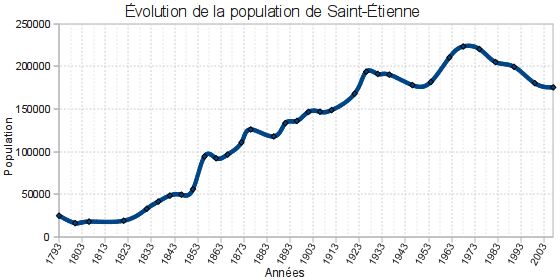 Population de Saint-Etienne (1793-2007).
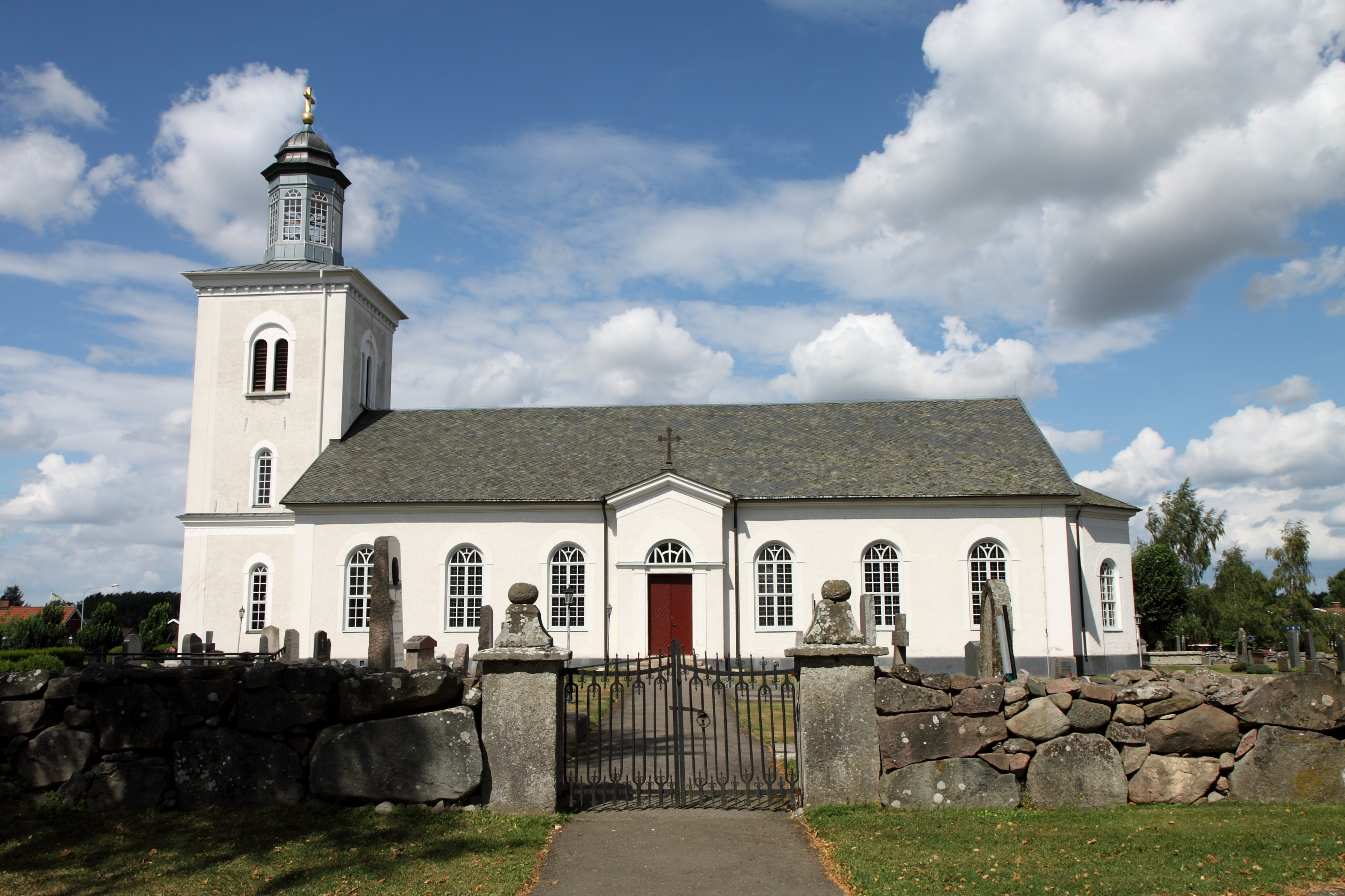 Värsås kyrka.
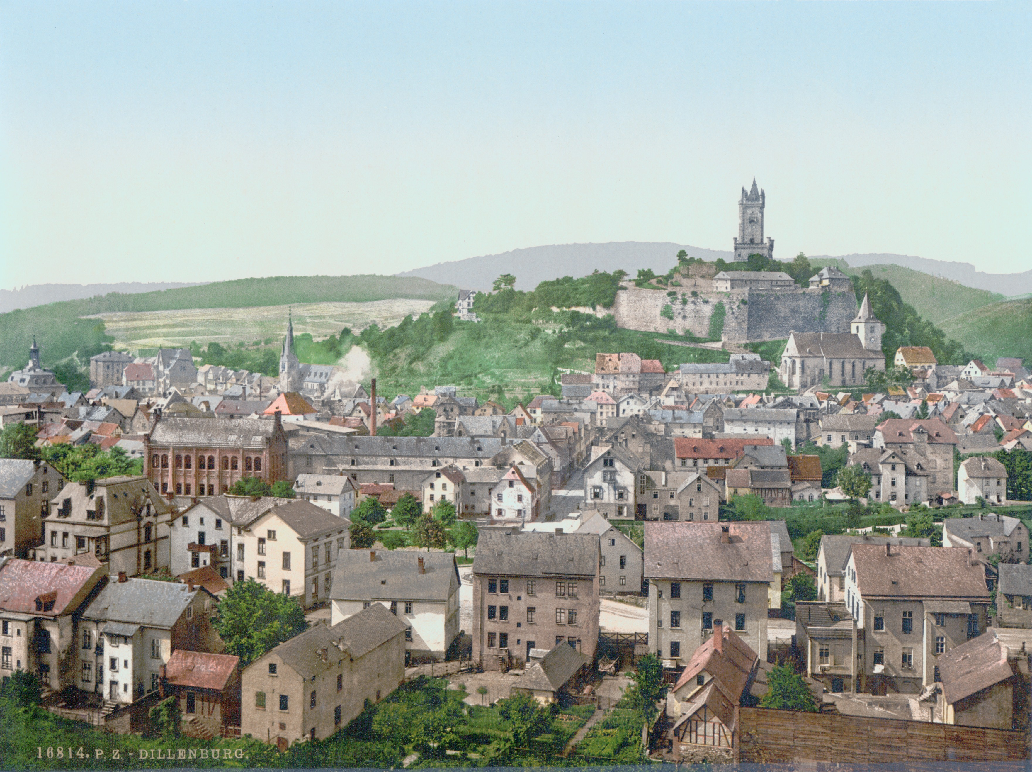 Dillenburg
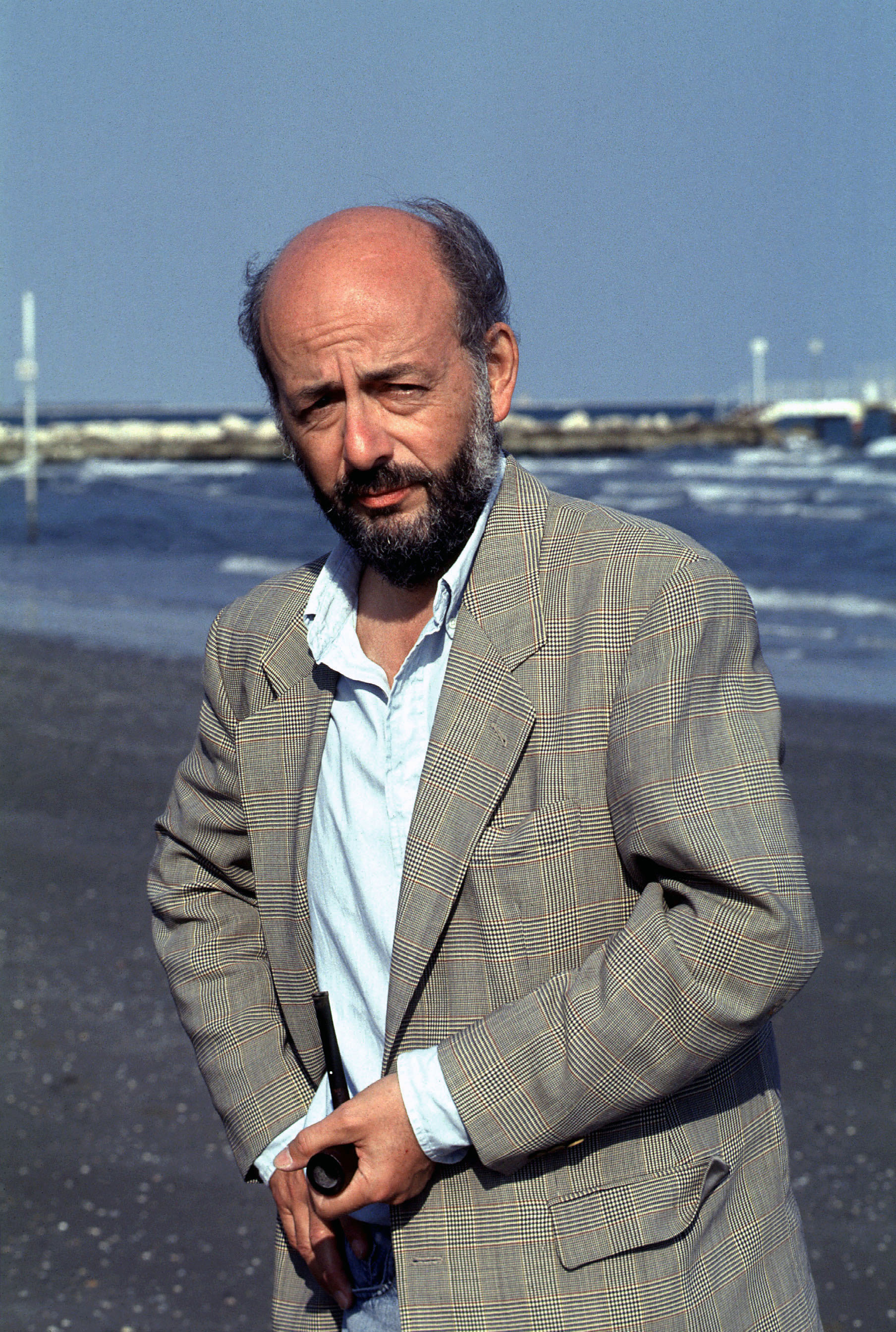 Bertrand Blier alla Mostra del cinema di Venezia nel 1993
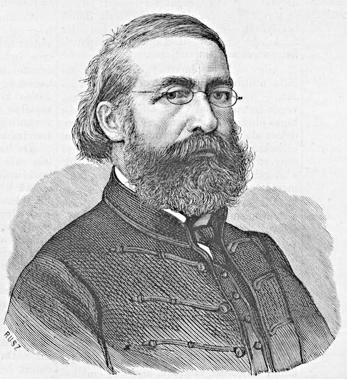 Tóth Ágoston Rafael (1812–1889) honvéd ezredes, hadmérnök, térképész. Rusz Károly metszete (Vasárnapi Ujság, 1869, május 30.)
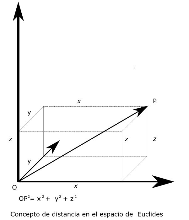 Concepto de distancia en un espacio de tres dimensiones
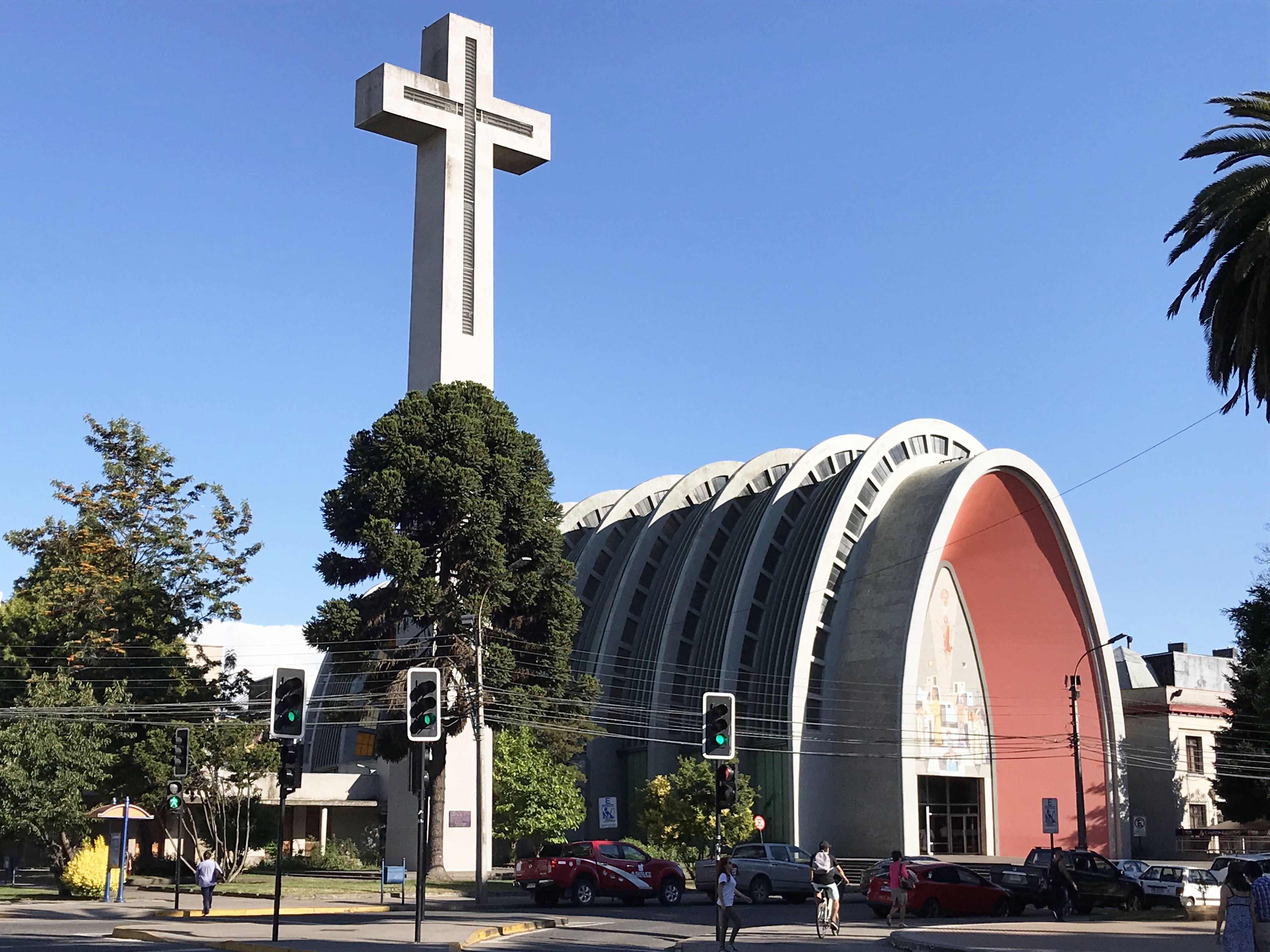 Catedral de Chillán sin las antenas de celulares. Diciembre de 2018.

● ● ● ● ●

Apart from the images, reproduce the listing exactly as it appears.

■ Finished exercise:
 Population de Saint-Etienne (1793-2007).
 Värsås kyrka.
 Dillenburg
 Bertrand Blier alla Mostra del cinema di Venezia nel 1993
 Tóth Ágoston Rafael (1812–1889) honvéd ezredes, hadmérnök, térképész. Rusz Károly metszete (Vasárnapi Ujság, 1869, május 30.)
 Concepto de distancia en un espacio de tres dimensiones
 Catedral de Chillán sin las antenas de celulares. Diciembre de 2018.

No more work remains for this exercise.